I find it embarrassing to be in the company of certain fellow Christians when I hear them try to stop a discussion or argument with the phrase, “I’ll pray for you.”  Occasionally, they say it in love and mean it as a sincere gesture, but most of the time it is as condescending and insincere as a Southern, “well, bless your little pea-pickin’ heart.”  “I’ll pray for you”, in this context, suggests that you (and only you) have a problem.  I don’t need to listen to, reconsider, or even try to understand your argument, because I have already determined that you have no valid point and I have no obligation to hear you out. But more than that, it suggests two horrible things about prayer that are untrue and misleading.  First, it suggests that my only interest in you is to “fix” you.  In other words, I can’t convince you to see things my way, so I will reluctantly spend some of my precious time praying that you see things my way.  I won’t listen to you, try to understand you, or give you any of my respect, but I will do my best to bring your bad behavior and/or faulty beliefs to God’s attention (in contrast to my.own).  Prayer should never be a threat, or a weapon to be used against another person.  Secondly, it suggests that prayer is leverage; that I have God on some kind of leash.  I pray when things aren’t going my way, and God “fixes” them–including people who don’t share my theology or doctrine or worship preference.

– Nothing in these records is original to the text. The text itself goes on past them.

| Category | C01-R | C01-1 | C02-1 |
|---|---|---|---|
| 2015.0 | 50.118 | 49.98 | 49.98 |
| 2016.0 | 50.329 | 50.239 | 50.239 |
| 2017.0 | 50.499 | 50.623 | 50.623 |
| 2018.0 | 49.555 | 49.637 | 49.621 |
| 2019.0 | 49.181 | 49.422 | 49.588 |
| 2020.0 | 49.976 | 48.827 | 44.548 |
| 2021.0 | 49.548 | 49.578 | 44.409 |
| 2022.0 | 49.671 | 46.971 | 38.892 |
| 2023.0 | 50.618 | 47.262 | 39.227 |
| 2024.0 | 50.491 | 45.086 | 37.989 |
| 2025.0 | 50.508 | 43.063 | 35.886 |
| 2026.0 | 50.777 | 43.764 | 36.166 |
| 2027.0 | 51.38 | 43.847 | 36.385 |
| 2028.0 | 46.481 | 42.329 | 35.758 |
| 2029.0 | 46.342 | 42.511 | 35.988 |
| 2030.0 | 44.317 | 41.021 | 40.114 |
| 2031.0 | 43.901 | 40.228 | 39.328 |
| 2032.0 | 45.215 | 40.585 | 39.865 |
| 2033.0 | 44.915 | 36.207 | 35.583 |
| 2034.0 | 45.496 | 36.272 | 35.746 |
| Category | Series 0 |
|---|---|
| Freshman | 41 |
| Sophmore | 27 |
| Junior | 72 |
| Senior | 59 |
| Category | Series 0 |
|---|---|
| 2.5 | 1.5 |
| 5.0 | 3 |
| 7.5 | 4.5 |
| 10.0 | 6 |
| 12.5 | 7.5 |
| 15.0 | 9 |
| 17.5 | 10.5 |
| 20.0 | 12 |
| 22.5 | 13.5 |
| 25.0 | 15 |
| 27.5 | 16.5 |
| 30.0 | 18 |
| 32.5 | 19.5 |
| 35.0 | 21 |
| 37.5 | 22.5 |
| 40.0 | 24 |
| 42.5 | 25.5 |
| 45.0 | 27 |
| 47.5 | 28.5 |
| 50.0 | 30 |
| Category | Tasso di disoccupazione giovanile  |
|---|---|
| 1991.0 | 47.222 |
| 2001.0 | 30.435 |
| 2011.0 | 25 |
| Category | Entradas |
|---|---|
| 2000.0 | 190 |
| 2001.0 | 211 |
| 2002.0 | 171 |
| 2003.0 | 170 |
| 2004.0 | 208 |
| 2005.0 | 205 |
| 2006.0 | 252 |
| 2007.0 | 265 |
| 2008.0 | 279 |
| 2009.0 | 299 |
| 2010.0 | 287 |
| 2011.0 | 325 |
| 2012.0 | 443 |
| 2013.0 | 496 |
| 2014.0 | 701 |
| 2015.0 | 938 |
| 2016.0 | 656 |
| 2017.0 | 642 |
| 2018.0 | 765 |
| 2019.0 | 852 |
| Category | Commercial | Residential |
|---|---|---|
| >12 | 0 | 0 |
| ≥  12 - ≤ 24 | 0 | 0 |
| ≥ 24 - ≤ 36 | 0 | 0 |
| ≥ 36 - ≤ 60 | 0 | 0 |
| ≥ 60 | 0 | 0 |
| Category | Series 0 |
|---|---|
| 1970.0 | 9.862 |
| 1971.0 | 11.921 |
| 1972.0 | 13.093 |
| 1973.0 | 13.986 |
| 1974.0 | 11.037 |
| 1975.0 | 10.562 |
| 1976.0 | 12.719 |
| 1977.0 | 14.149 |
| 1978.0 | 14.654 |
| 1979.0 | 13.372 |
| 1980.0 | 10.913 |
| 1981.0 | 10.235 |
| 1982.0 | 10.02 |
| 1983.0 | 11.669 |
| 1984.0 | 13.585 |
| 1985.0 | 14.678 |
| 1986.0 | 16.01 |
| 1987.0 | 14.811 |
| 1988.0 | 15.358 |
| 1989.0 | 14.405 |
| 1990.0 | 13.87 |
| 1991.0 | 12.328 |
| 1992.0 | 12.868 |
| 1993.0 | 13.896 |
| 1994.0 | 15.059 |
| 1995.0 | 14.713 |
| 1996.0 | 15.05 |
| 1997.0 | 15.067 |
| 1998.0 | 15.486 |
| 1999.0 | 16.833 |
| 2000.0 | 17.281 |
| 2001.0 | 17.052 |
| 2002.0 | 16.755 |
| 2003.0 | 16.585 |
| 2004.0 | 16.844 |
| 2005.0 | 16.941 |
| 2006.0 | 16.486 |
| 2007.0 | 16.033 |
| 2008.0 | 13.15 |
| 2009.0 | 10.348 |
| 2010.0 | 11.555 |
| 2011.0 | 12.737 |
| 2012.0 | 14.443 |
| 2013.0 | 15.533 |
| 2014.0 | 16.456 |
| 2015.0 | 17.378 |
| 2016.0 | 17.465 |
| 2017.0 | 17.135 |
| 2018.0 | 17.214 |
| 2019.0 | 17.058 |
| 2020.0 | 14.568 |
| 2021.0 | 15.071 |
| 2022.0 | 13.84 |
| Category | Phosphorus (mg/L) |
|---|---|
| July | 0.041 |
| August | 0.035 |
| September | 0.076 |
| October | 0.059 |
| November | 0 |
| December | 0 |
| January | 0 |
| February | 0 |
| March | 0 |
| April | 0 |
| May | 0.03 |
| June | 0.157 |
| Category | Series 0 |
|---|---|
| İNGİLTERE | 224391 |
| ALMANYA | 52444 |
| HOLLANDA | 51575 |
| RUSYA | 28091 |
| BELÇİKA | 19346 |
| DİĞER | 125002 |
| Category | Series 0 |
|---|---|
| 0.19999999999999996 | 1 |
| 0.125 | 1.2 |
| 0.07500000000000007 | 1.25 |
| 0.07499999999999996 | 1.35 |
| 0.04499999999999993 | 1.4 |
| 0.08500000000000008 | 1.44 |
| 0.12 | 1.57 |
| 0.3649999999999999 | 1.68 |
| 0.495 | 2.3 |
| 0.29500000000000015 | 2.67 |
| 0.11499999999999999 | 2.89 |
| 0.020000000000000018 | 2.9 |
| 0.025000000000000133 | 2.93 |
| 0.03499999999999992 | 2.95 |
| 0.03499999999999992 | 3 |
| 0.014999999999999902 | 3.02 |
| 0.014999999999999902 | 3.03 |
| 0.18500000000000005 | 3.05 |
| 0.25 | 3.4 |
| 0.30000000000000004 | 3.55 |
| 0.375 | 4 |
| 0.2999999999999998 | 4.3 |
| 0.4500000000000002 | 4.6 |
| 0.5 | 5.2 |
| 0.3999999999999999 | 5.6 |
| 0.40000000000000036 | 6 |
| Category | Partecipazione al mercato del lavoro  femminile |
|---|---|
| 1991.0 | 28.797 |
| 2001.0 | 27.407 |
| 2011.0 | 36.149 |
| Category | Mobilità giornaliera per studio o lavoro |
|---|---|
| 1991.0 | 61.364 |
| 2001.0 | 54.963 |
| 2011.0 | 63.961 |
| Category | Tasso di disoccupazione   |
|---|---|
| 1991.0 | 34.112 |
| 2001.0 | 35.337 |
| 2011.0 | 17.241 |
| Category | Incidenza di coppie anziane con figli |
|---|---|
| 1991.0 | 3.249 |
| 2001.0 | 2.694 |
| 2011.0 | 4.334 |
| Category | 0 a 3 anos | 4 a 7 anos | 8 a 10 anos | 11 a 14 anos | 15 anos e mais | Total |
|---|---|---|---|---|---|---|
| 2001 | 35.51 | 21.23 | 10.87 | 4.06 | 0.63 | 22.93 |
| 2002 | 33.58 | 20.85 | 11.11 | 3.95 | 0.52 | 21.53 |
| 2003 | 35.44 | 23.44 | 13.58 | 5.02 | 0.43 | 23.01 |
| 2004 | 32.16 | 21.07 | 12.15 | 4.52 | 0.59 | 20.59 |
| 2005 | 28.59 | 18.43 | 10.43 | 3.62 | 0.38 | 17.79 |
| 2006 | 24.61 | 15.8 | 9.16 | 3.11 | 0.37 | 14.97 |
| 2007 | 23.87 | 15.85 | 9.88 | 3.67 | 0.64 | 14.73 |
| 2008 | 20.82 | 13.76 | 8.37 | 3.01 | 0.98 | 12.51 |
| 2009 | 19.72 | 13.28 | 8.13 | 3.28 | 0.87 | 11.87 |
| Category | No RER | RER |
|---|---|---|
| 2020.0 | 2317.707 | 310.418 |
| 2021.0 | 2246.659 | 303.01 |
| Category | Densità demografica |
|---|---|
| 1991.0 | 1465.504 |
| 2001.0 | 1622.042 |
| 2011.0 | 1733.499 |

One of the dangers of writing and talking about prayer in a public forum is the risk of seeming to or actually to impose personal preferences, practices, and beliefs on others.  I hope to suggest many prayer thoughts and practices that I find true, helpful, challenging, or even dangerous, but I don’t want to insist that there is only one way to think about prayer or to practice it.  Prayer is our way of communicating with our creator.  He didn’t make us all the same; we don’t all like the same things, we don’t all interact the same way; we don’t have the same talents, passions, or responses to the world around us.  The one constant in prayer is God.  What I believe about God will determine how I pray, why I pray, maybe even when or how often I pray.  But it won’t determine God’s character or his actions toward another person.  I cannot make God make you do anything.  I cannot use God as some kind of enforcer or hypnotist or brain-washer– nor should I wish to.

I do pray for people who dislike or despise me, who dishonor or deny God.  I pray for their health, their safety, and their redemption.  I pray for family and close friends and complete strangers.  But I should do so knowing that God cherishes each person–gave his life for each one.  God is not a bully, even though he has been characterized as such by some.  God wants us to pray for everyone–not with pride or bitterness or an agenda, but with his compassion, grace, and love.